The term “cryptocurrency” has gained increasing attention in recent years due to its digital convenience and potential for growing assets. One of the first questions an investor should ask is: how safe is a crypto investment? Is it a trend or is it here to stay? Other questions surround how much money it can make in a short time.
Rising Demand for Cryptocurrency
Before diving into crypto, it’s helpful to investigate its short history. If you bought one Bitcoin in 2011 for $1 then forgot about it, today your digital wallet could pay for a downpayment on a home. At one point in 2021, you could’ve bought one Bitcoin for $30,000 then doubled your money by November. Bitcoin’s rapid rise to fortune triggered the rise in other cryptocurrencies such as Etherium.

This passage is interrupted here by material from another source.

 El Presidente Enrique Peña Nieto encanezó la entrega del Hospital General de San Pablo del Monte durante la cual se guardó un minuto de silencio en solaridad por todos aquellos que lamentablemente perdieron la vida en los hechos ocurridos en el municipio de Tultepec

The popularity of Bitcoin and other cryptocurrencies is driven by:
- Scarcity, since only 21 million Bitcoins will ever be mined
- Cost of creating the digital coin that requires massive computing power
- Diverse utility of its underlying blockchain technology
Cryptocurrency has gained notoriety as a ransom payment to cybercriminals to unlock frozen digital assets. But on its brighter side, cryptocurrency is used as a seamless solution for digital transactions. A growing wave of large national brands, such as PayPal, have started accepting cryptocurrency. A big part of the optimism fueling crypto is that it’s used outside the traditional banking system. That means you can make online transactions directly without the need for a third-party financial institution.
Risk Management Strategies for Crypto
Even though you could have doubled your money in Bitcoin, you could have also lost half your money in the same year. It’s an extremely volatile asset due to daily news about whether or not it needs government regulations. One day it appears to be like a wild west gold rush, and the next there’s a scare that bankers and governments will take control of it.

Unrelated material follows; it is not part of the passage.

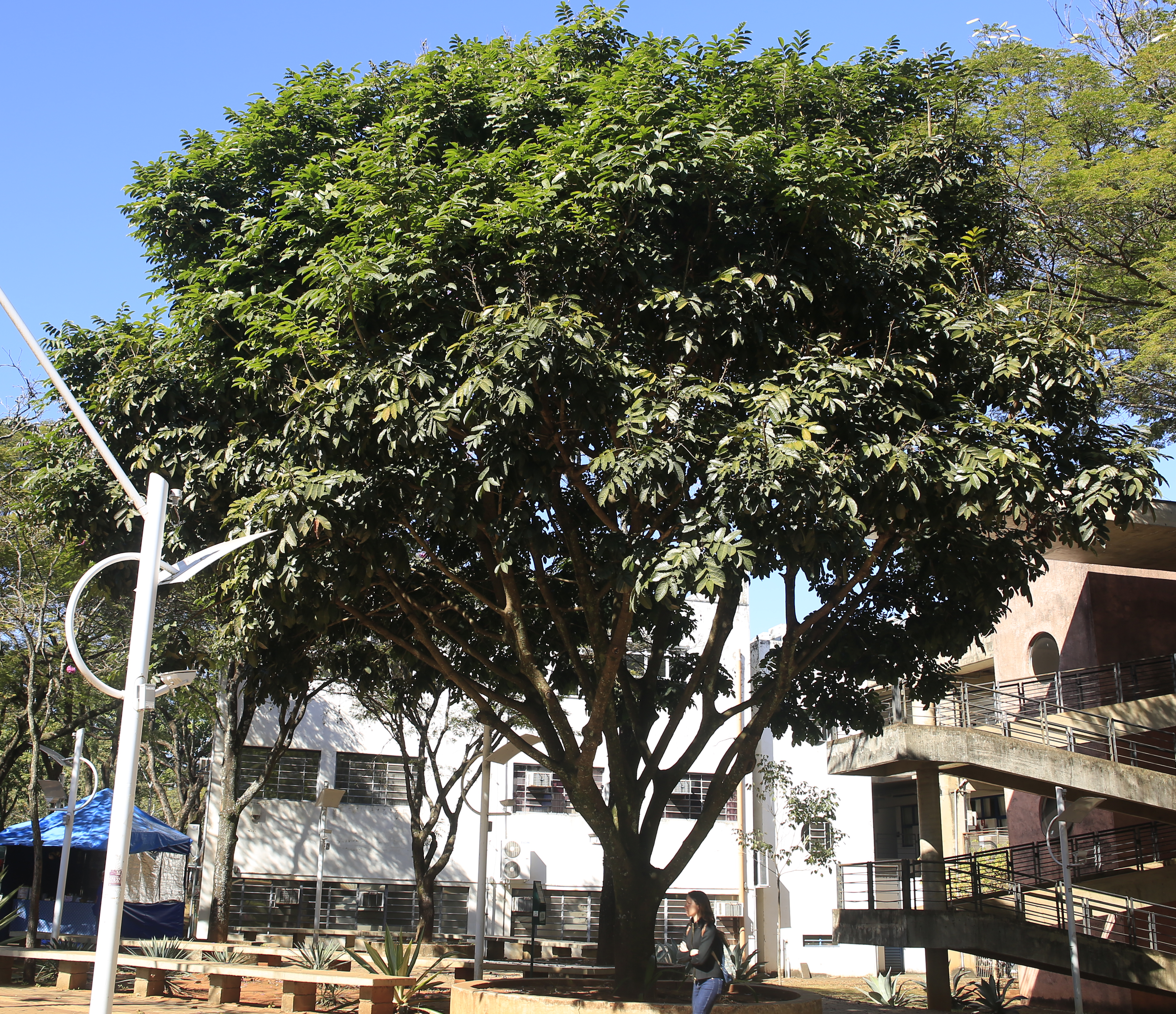 Ormosia arborea do PB unicamp, Campinas - SP, Brasil.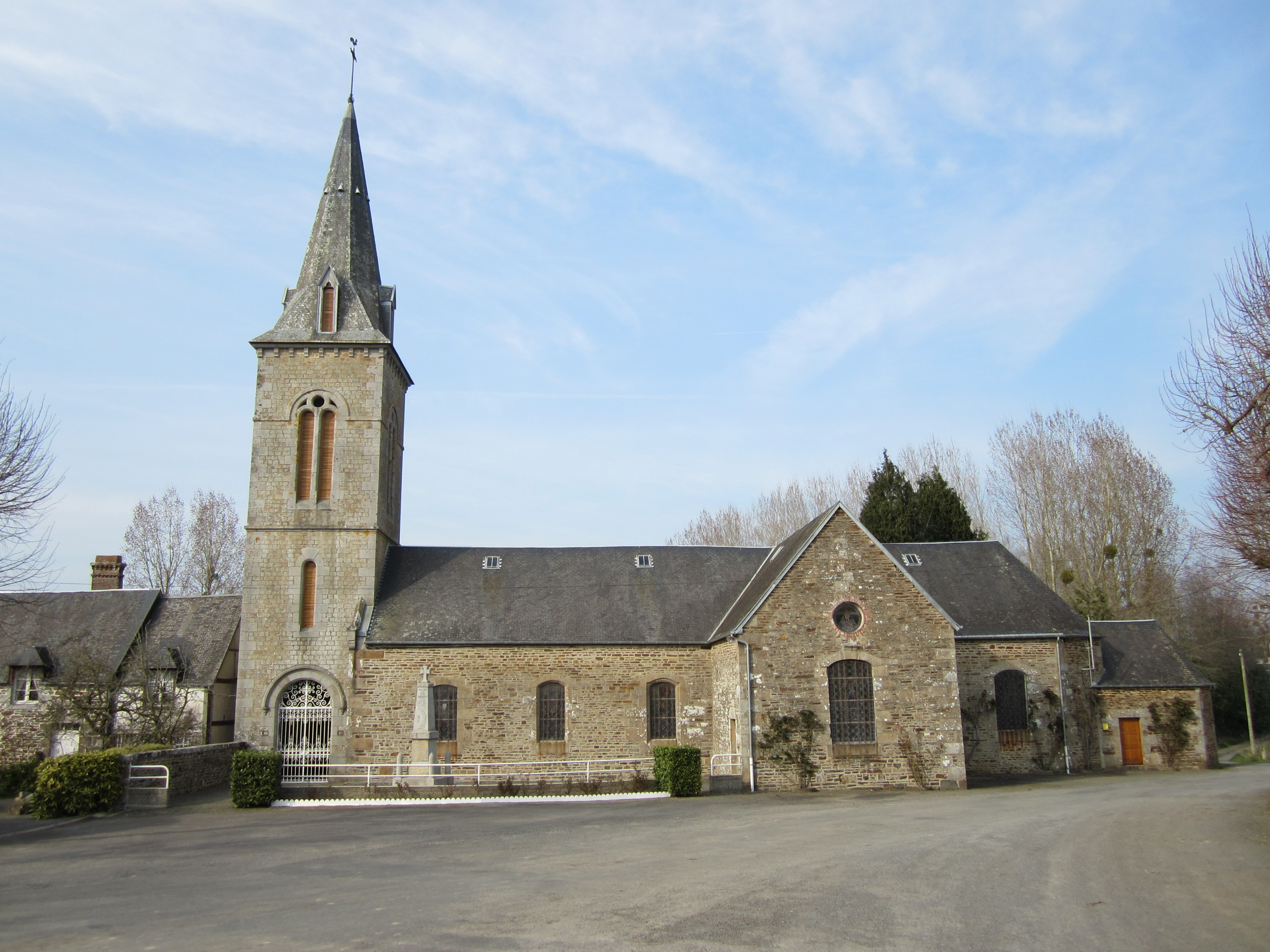 Saint-Pierre-de-Cresnays

Some of the forecasts about crypto have been absurd, as even financial professionals have predicted Bitcoin to surpass $100,000 in 2021. Due to crypto’s massive growth in value in recent years, it’s attracting many young investors who may not know about the history of bubbles. The dotcom bubble of the 90s, for example, was a fakeout frenzy in which even seasoned investors fell for the notion that any new website with a good idea was “going to the moon.”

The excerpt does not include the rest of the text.